On Oct. 15, it was reported that the head of military personnel, Lt.-Gen. Steven Whelan, had stepped aside during an investigation into an allegation of sexual misconduct. His predecessor in the role, Vice-Adm. Haydn Edmundson, went on leave in March and is also the subject of a probe into an allegation of sexual misconduct.
This ever-widening crisis has engulfed Canada’s last two chiefs of defence staff. On Jan. 14, Gen. Jonathan Vance officially stepped down as Canada’s top soldier and handed the reins to Admiral Art McDonald. Less than a month later, on Feb. 2, news broke that Gen. Vance, the architect of the military’s campaign to stamp out sexual misconduct, was facing allegations of inappropriate relations with lower-ranked female staff.
On Feb. 25, his successor, Adm. McDonald, abruptly stepped aside after reports he was being investigated by military police over an allegation of misconduct involving a junior female crew member aboard the warship HMCS Montreal in 2010.
These accumulating accusations leave no doubt there’s a well-documented toxic culture within the military, and an abject failure by Prime Minister Justin Trudeau and Defence Minister Harjit Sajjan to curb a scandal that has soiled the reputation of Canada’s military.
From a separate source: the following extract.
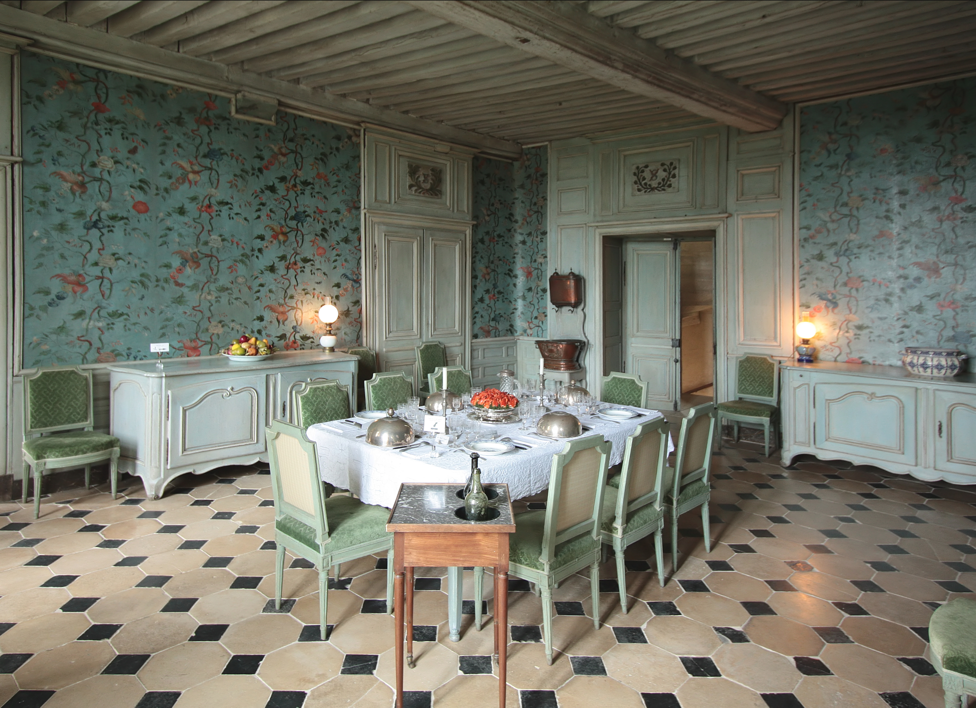 Schloss Talcy, Loir et Cher/Frankreich - Esszimmer

“I think we have a prime minister who’s identified as a feminist prime minister, but he and the minister of defence have zero credibility on this file,” said Megan MacKenzie, the Simons Chair in International Law and Human Security at Simon Fraser University and leader of an international project studying sexual misconduct in the military.
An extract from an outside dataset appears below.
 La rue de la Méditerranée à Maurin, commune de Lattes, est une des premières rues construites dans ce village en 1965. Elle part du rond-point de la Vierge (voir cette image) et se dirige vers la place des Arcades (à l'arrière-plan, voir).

In August, the Forces turned down a former military member’s request for the RCMP to investigate her claim that a senior military leader raped her. The refusal came despite a report by retired Supreme Court Justice Morris Fish urging the military to surrender control of sexual assault investigations to civilian authorities until it reforms the way it deals with victims’ rights. The military has yet to hand over a single investigation to civilian police.
It’s clear the military is unable to stem this growing tide of misconduct, which means it’s time for the civilian criminal justice system, including the RCMP, to step in and handle criminal cases in the military. It’s also time for the military to overhaul a vetting process that has become an insult to victims of abuse.
There’s a longstanding joke in the military that states: “Hurry up and wait!” The victims of assault and misconduct in the Canadian Forces have waited long enough.